今回は名古屋の子育て人気エリアの一角、「本山」駅周辺のエリアを調査しました。
子育てに適した「文教地区」
名古屋市指定の文教地区にある
今回のエリアは、名古屋市が指定している文教地区の内部または隣接しているエリアです。
名古屋には「名古屋市文教地区建築条例」があり、この条例で指定されたエリアは「文教地区の良好な環境に支障を及ぼすおそれのある施設は建築できない」という制限があります。
具体的なエリアをざっくりと書くと以下の通りで、概ね本山-八事間と星ヶ丘駅周辺が文教地区として指定されています。
※文教地区は明確な区切りが示されていないので100%正確ではありません。詳細はこちらからどうぞ。

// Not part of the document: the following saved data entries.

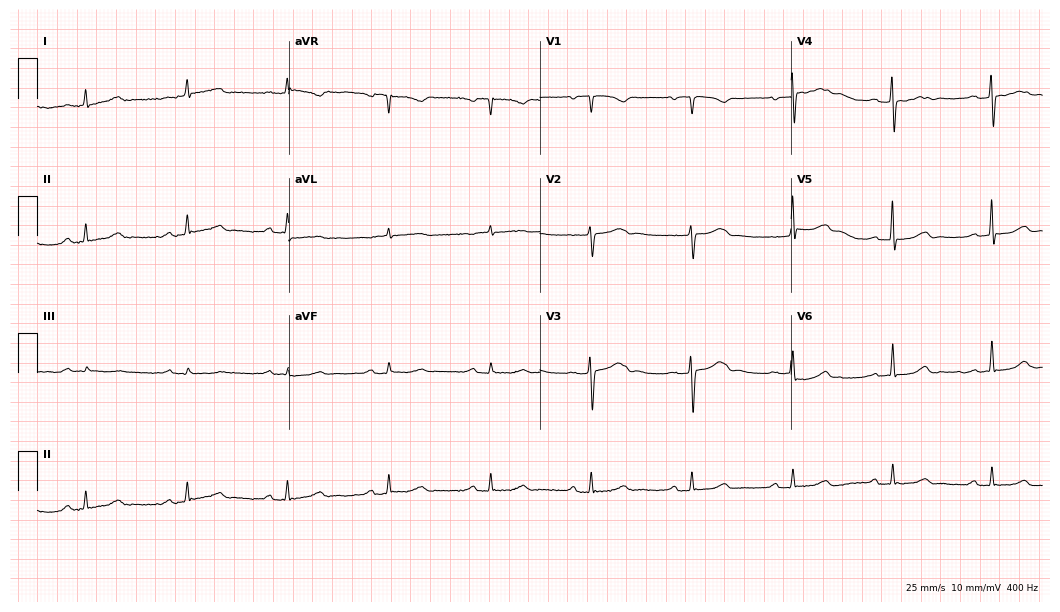
Standard 12-lead ECG recorded from an 80-year-old woman (10.2-second recording at 400 Hz). Read as a normal ECG.
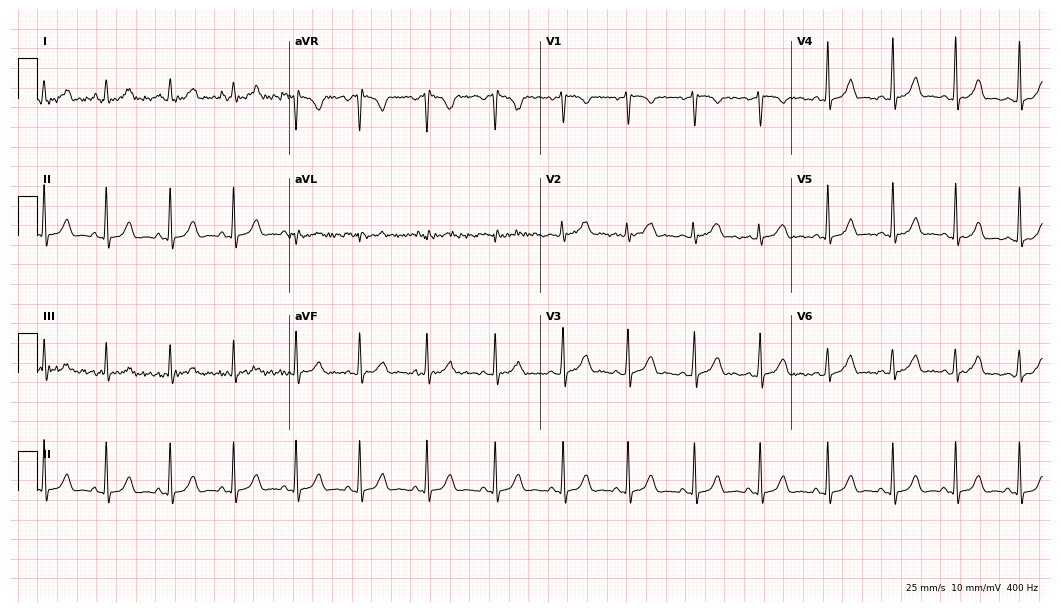
Standard 12-lead ECG recorded from a 25-year-old female patient (10.2-second recording at 400 Hz). None of these six findings is recorded: first-degree AV block, right bundle branch block, left bundle branch block, sinus bradycardia, atrial fibrillation, sinus tachycardia.
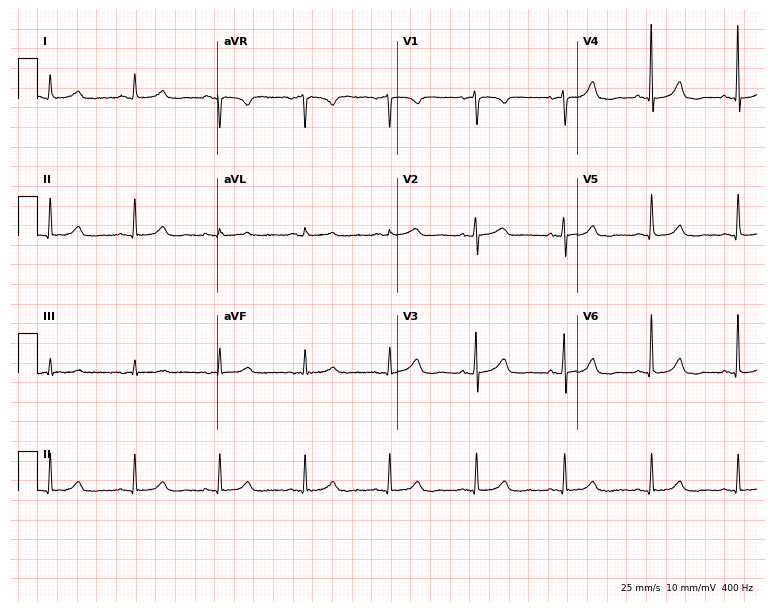
ECG — an 84-year-old female patient. Labelled as a normal ECG.
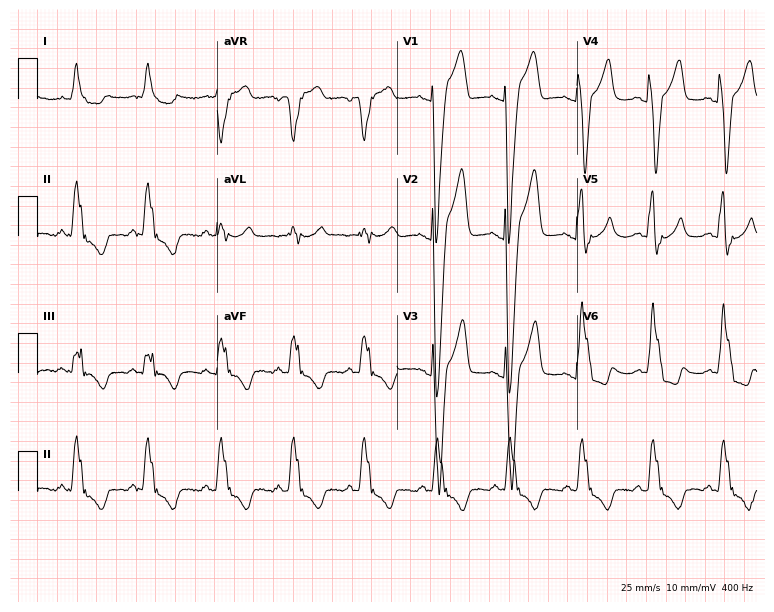
12-lead ECG (7.3-second recording at 400 Hz) from a female patient, 58 years old. Findings include left bundle branch block.
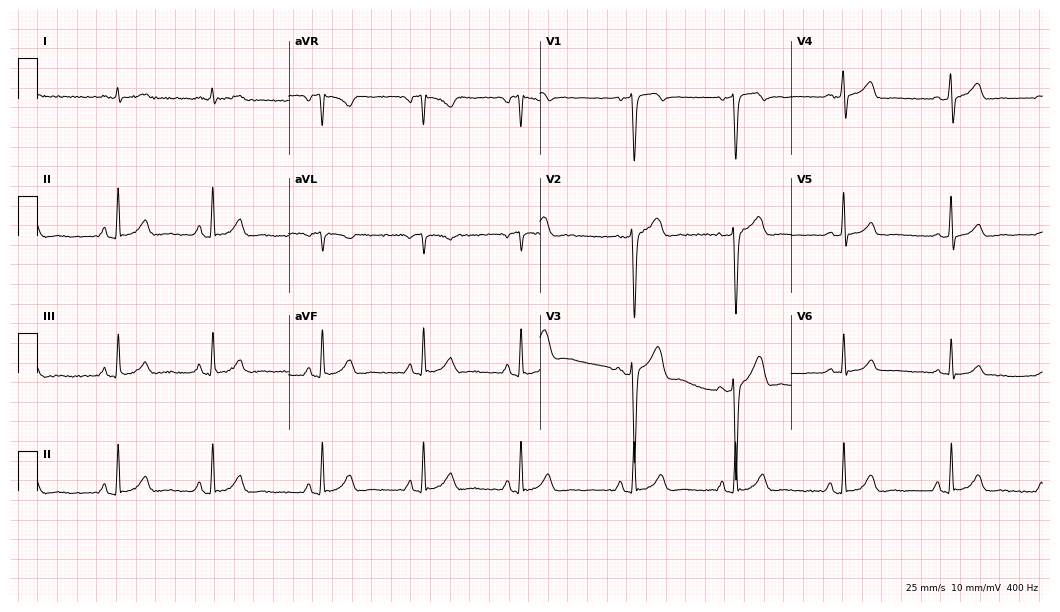
ECG — a 39-year-old male patient. Labelled as a normal ECG.
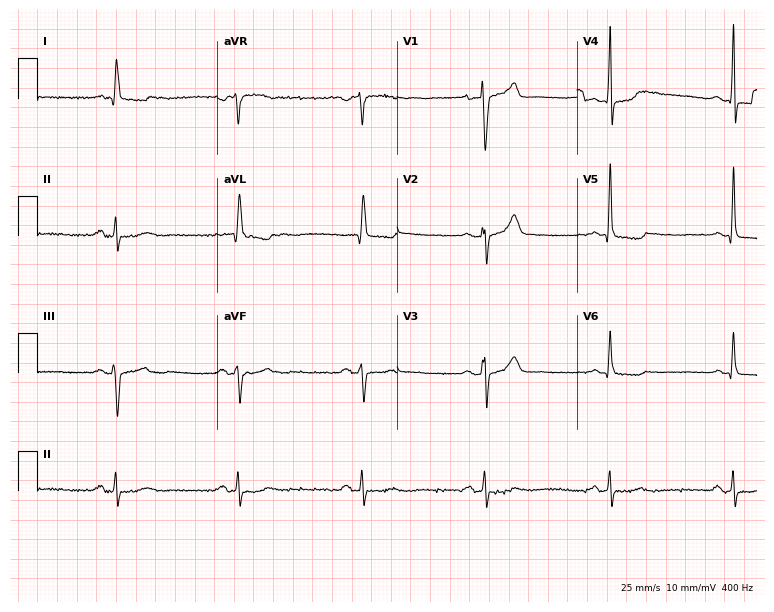
ECG (7.3-second recording at 400 Hz) — an 82-year-old male. Findings include sinus bradycardia (a sinus rate of 50 beats per minute or less).
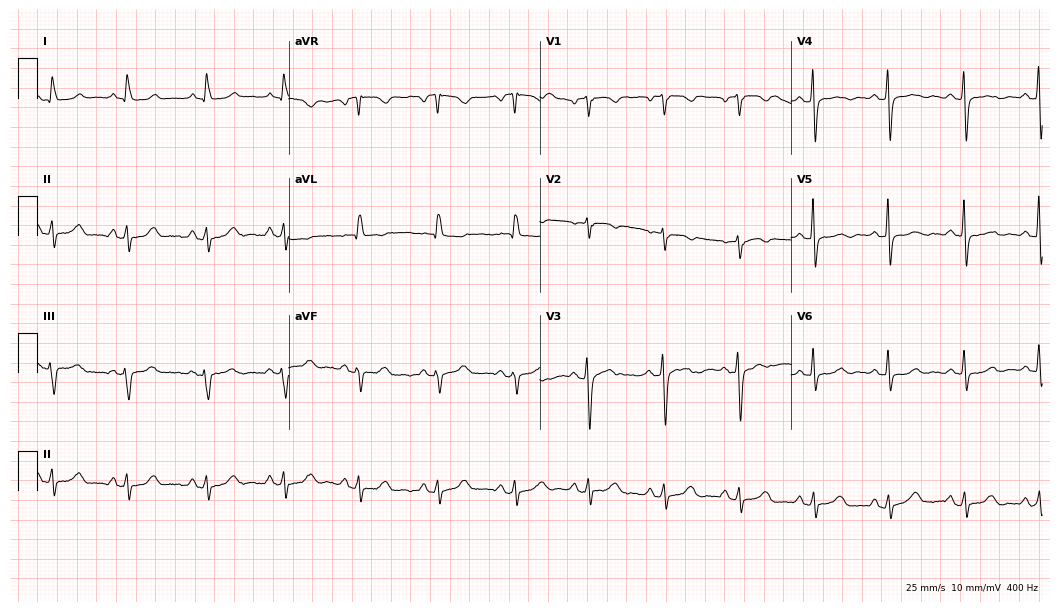
12-lead ECG from a 56-year-old woman. No first-degree AV block, right bundle branch block (RBBB), left bundle branch block (LBBB), sinus bradycardia, atrial fibrillation (AF) or sinus tachycardia recorded for this tracing. Only these six findings were labelled.

文教地区に指定されることの具体的な意味としては、以下のような建築物が原則として建てられません。
- キャバレー、マージャン屋、パチンコ屋等
- 旅館、ホテル
- 公衆を入浴させる施設
- 個室付浴場等
つまり、文教地区は「いわゆる嫌悪施設」を建てること禁止されているため、子育て環境として一定の配慮がある地区と言えます。
学区について
「本山」駅周辺は人気学区である『東星中学区』『城山中学区』が含まれているエリアです。
学区の位置関係
「本山」駅周辺に住む場合、見附小か東山小のどちらかに通うことになりますが、それぞれ進学する中学が異なります。
- 見附小→城山中
- 東山小→東星中
城山中の学区には覚王山駅が最寄りの田代小、東星中の学区には星ヶ丘駅・東山公園駅が最寄りの星ヶ丘小が含まれているため、今回は見附小・田代小と東山小・星ヶ丘小の4校についてもご紹介していきます。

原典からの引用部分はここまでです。